Slippery hydrogel surface on PTFE hollow fiber membranes for sustainable emulsion separation

Abstract

Establishing an efficient and sustainable membrane module is of great significance for practical oil/water emulsion separation. Superwetting membranes are extensively studied but unable to meet long lasting separation due to inevitable membrane fouling. Here, we construct a hydrogel inter-mediated slippery surface on polytetrafluoroethylene (PTFE) hollow fibers, and then design a flexible and swing hollow fiber membrane module inspired by fish gill respiration, which achieves sustainable emulsion separation.

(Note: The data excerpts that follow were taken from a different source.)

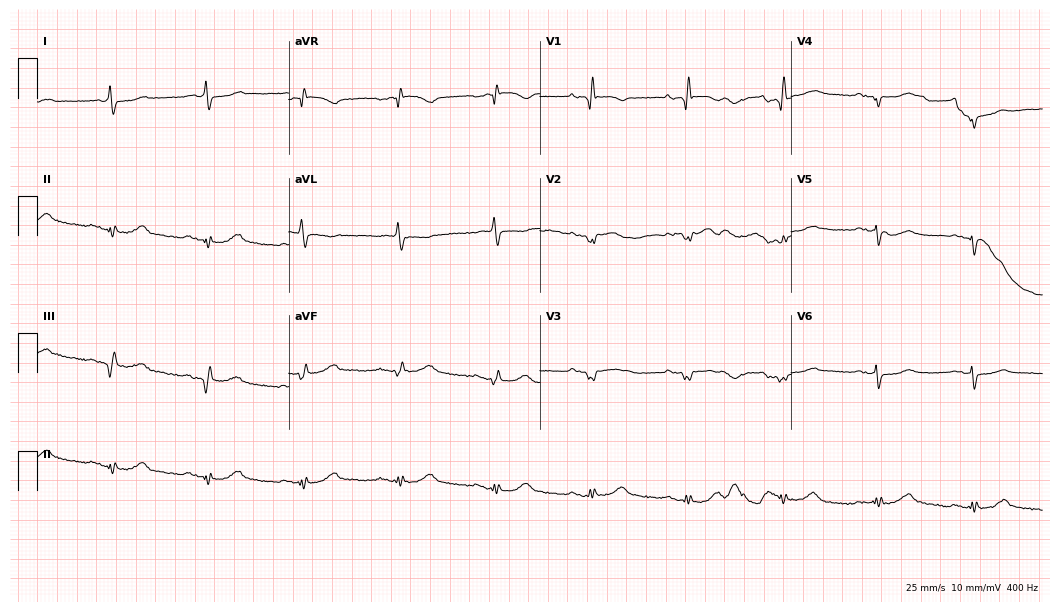
Electrocardiogram, an 84-year-old man. Of the six screened findings (first-degree AV block, right bundle branch block, left bundle branch block, sinus bradycardia, atrial fibrillation, sinus tachycardia), none is recorded. Findings outside these six are not listed.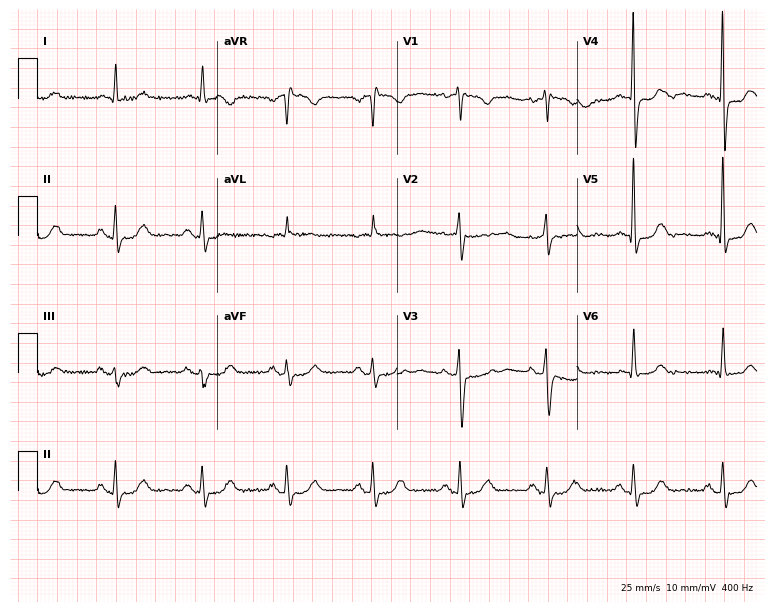
ECG — a woman, 73 years old. Screened for six findings — first-degree AV block, right bundle branch block (RBBB), left bundle branch block (LBBB), sinus bradycardia, atrial fibrillation (AF), sinus tachycardia — none is recorded.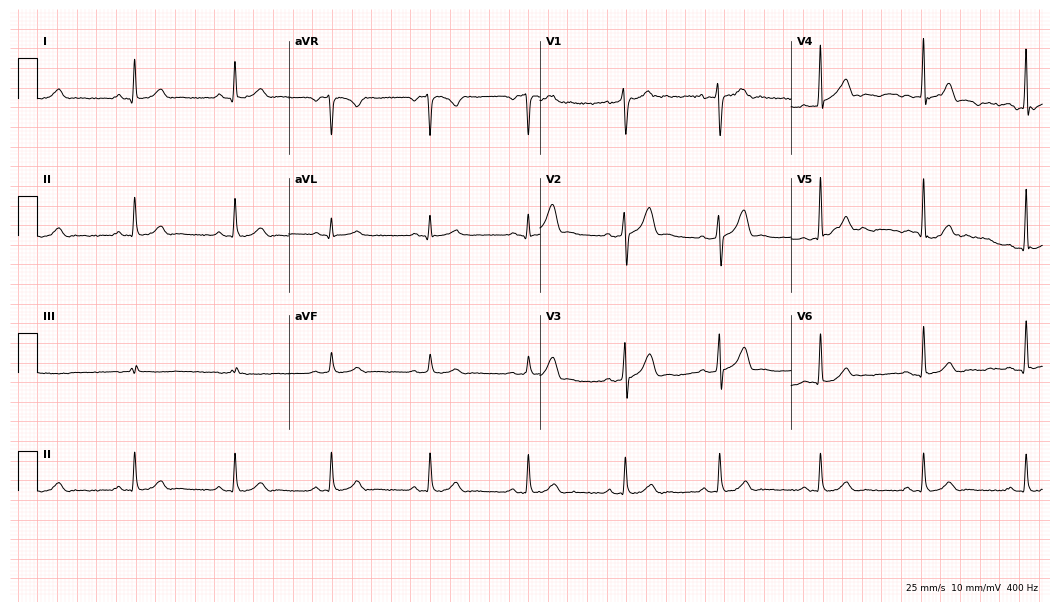
12-lead ECG from a man, 30 years old. Labelled as a normal ECG.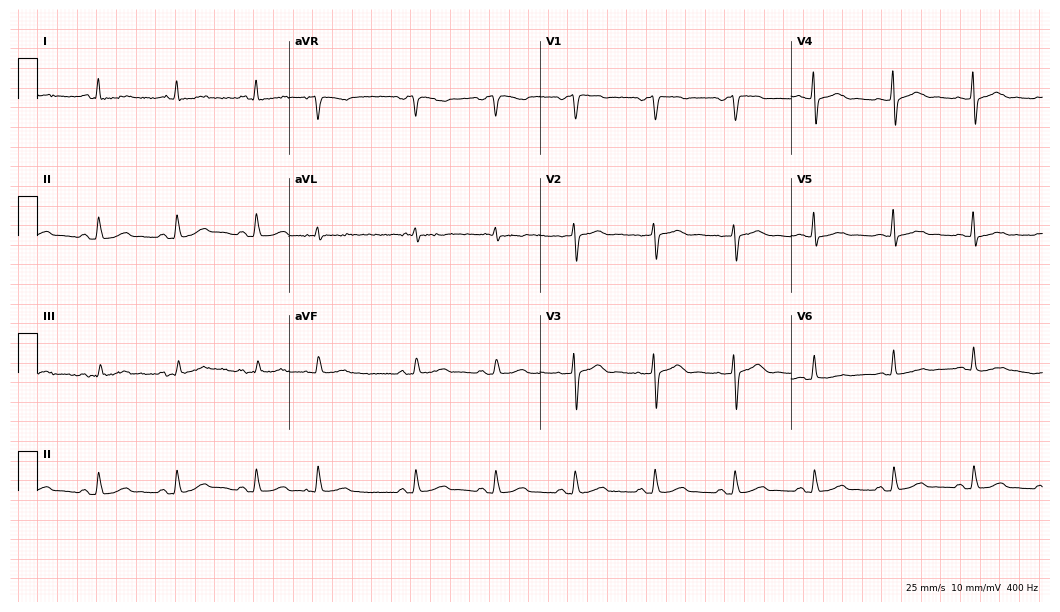
12-lead ECG from a 78-year-old woman (10.2-second recording at 400 Hz). Recorded interpretation: within normal limits.

Vinyl silane crosslinked polyvinylpyrrolidone (PVP) hydrogel was interpenetrating with nano-fibrils of PTFE hollow fiber, thus facilitating fast water permeance while resisting oil intrusion. The liquid-like polydimethylsiloxane (PDMS) brushes were then grafted to promote oil aggregation-release from the membrane surface. Thanks to the heterogeneous surface and gill-like structure, the designed PTFE hollow fiber membrane module was able to purify emulsion in a long-term filtration process, maintaining high water permeability of 500 L m-2 h-1 bar-1 with separation efficiency over 99.9% for 5000 min. The novel technique shows its great potential to realize practical emulsions purification via solving the stubborn problem of membrane fouling and permeance decay.